How to Reset Your Body Clock - sant0sk1
http://webworkerdaily.com/2008/07/03/how-to-reset-your-body-clock/
======
goodkarma
The last "job" I worked was rotating shift work, and we went from working 7
12-hour night shifts in a row (6pm-6am) to working 7 12-hour day shifts in a
row (6am-6pm) - with exactly 24 hours in between to re-adjust (6am Tuesday -
6am Wednesday).

What worked for me was to stay up as late as I could so that I was really
tired. When working the night shift (6pm-6am) I would usually be asleep by
7:30am or so, but on my swing day I would try to stay up until 7pm-9pm.
(Sometimes I would break down and take a 30 minute nap, but I tried not to if
I could, using whatever it took caffeine-wise.)

It usually helped if I gradually tried to stay up later in the mornings for
the last couple days of the night shift just to get my body used to it.

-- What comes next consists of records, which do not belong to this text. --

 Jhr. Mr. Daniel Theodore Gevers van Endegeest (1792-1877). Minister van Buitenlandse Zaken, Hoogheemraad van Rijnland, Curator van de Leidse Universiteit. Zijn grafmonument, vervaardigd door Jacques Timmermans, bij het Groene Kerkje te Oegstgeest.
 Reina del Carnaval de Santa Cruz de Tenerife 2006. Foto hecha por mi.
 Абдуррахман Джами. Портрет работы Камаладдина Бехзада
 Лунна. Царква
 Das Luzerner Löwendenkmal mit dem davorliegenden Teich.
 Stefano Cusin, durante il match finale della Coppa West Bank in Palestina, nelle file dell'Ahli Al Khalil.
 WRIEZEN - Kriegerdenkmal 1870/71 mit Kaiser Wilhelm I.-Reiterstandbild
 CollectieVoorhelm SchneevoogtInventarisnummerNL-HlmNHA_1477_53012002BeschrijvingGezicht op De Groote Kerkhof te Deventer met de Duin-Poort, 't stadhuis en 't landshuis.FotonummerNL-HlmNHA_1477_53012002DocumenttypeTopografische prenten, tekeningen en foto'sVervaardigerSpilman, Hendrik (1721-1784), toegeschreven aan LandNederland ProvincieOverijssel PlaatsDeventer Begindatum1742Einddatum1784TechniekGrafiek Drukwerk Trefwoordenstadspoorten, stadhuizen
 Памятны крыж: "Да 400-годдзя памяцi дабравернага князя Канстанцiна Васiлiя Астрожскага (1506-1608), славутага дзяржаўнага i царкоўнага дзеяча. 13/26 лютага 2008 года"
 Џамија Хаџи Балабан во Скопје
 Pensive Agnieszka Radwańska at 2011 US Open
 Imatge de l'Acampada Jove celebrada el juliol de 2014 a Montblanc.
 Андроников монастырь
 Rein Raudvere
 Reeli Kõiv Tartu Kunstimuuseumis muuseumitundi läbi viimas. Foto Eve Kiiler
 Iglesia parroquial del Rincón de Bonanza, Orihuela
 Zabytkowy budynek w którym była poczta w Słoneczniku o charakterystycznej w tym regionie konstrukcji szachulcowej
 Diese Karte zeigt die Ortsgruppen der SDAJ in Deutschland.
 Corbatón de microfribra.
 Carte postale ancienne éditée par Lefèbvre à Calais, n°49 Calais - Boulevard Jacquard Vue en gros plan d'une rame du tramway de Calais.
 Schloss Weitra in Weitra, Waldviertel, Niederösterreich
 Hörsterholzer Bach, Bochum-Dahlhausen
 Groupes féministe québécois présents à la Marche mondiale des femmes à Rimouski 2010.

I went to bed fairly early that night (usually before 9pm) to try to get a
solid 8-9 hours of sleep that night. Occasionally took melatonin or a sleeping
pill but not regularly.

I was usually beat after the first full 12 hour day shift but it reset my body
clock pretty quickly. :)

------
mcormier
I found this article very confusing and written very poorly.

"My ideal workday usually starts at 3:00 am and ends three hours later"

Drink coffee before taking a nap? How exactly does that work?